Technology Review has a piece discussing the new social networking site, Moli. Moli’s claim to fame is the ability to have multiple social networking profiles linked by a common login, each with its own privacy settings. This can be especially helpful for those (like me) who see a benefit in using SNS, but want to maintain some separation between their personal and professional lives….their personal and professional personae.
This is difficult with Facebook, where those who to use it to help maintain professional contacts and interactions are frequently confronted with vampire bites, invitations to take polls to determine which Harry Potter character you might be, and random gifts of lingerie. Conversely, one might not want her professional colleagues to know about all of her various fetishes, social activities, and the like. If you wanted to maintain a professional profile, while also having a separate presence to “play” with others, you’d have to use separate e-mails and constantly switch your logins between the two.
Moli tries to solve this. And their tagline highlights that the ability to manage separate profiles also helps users “control their privacy.”
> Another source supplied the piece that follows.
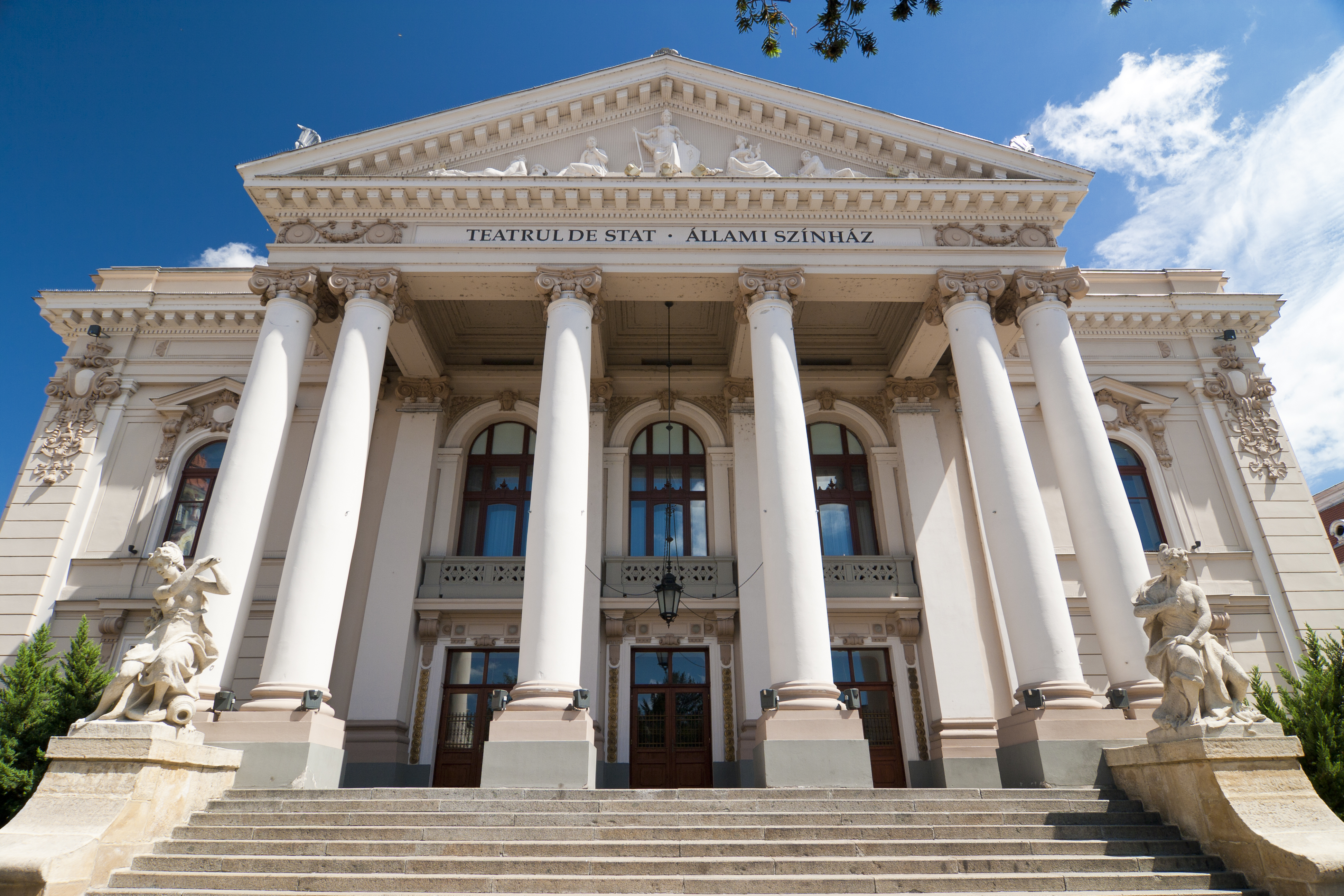 Teatrul de Stat Oradea

(I found it troubling, however, that they required my e-mail, zip code, birthdate and gender to sign up, especially since Latanya Sweeney has shown that 87 percent of Americans can be personally identified by knowing only their zip code, birthdate and gender. Seems I’ve given up a lot of privacy just to sign up for a service that is meant to help me control it.)
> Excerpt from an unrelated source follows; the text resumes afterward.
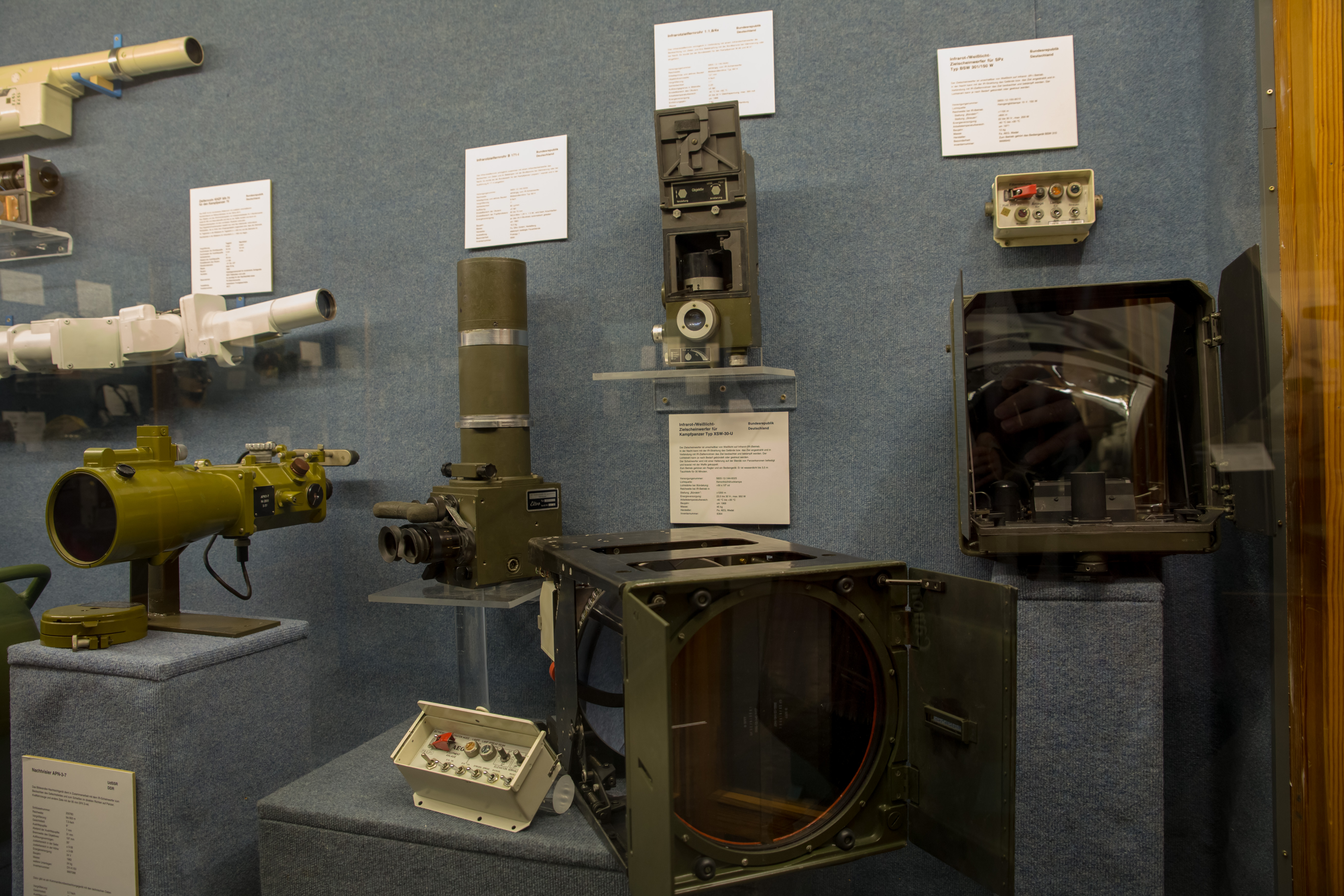 Wehrtechnische Sammlung der Bundeswehr

Technology Review contacted me to ask if I thought users would be willing to make the effort to manage multiple profiles in order to protect their privacy, and I said that sure, there are always some who are concerned enough about their privacy that they are willing to take extra (perhaps inefficient) steps to protect their personal information. I also noted that I was surprised Facebook hasn’t already done this (note: Facebook does have extensive privacy settings to restrict who can see what about you, but I find their execution overly-complex).
That said, I also expressed concern that Moli, while pitching themselves as privacy-friendly, might actually pose a greater threat to user privacy than Facebook. Given that I have less control over who can see my profile at Facebook, there is some information I’m simply not willing to share on that platform. But since Moli provides me a simple way to manage multiple personae, it is perhaps more likely that I would divulge more personal information. If I can create 4 different personae (say, one highlighting my professional life, one detailing my music and cultural interests, one focusing on my sexual fetishes, and one for my family members), I certainly will be disclosing much more personal information than my single Facebook profile. And while I can set the privacy levels for each profile, Moli gets to see it all….all linked to my single account with a common e-mail address, zip code, birthdate and gender.
What do you believe we can do about this?